4.2.1 Case 6: Baseline without AI Scheme and with Induction Motor Load Before evaluating the performance of the proposed AI scheme for the induction motor load, a baseline case without any AI scheme is simulated, shown in Figure 18 (case 6). Since the power mismatch  between the generator output and the motor load is very small, the initial oscillation of the islanded system is small and slow. However, the islanded system drastically changes its behavior after approximately 3 seconds of islanding. The voltage magnitude continues to drop so that the islanding cannot be sustained indefinitely. Although the islanded system with the motor load seems to be unstable eventually, the detection of the islanding within 2 seconds is still difficult with the motor load due to its slow response in the first few seconds.

4.2.2 Case 7: Active Power AI Scheme with Induction Motor Load The same conditions have been simulated except that the active power scheme is enabled and the simulation results are also shown in Figure 18 (case 7). Compared with the previous simulation results for RLC load, the active power AI scheme for the induction motor is not as effective as for the RLC load. In this case, actually, it fails to detect the islanding within a 2-second time window because the voltage and frequency are still within the normal ranges. This is consistent with the frequency-domain analysis.
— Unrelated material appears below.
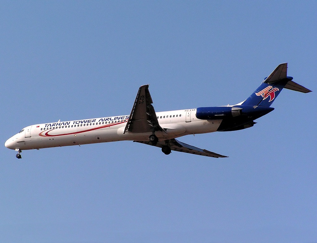 MD-82 (TC-TTA) in Tel Aviv Ben Gurion (20.07.2006)
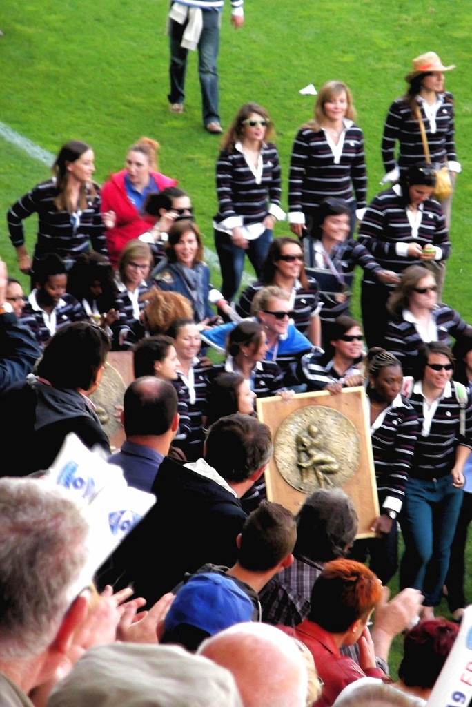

4.2.3 Case 8: Reactive Power AI Scheme with Induction Motor Load The same conditions have been simulated except that the reactive power scheme is enabled, and the simulation results are shown in Figure 18 (case 8). In this case, the voltage magnitude oscillates dramatically due to the reactive power AI scheme. The islanding can be easily detected by an overvoltage relay. The frequency also drifts away quickly. It concludes that the reactive power scheme is more effective for motor load than the active power scheme. The same conclusion is drawn in the frequencydomain analysis.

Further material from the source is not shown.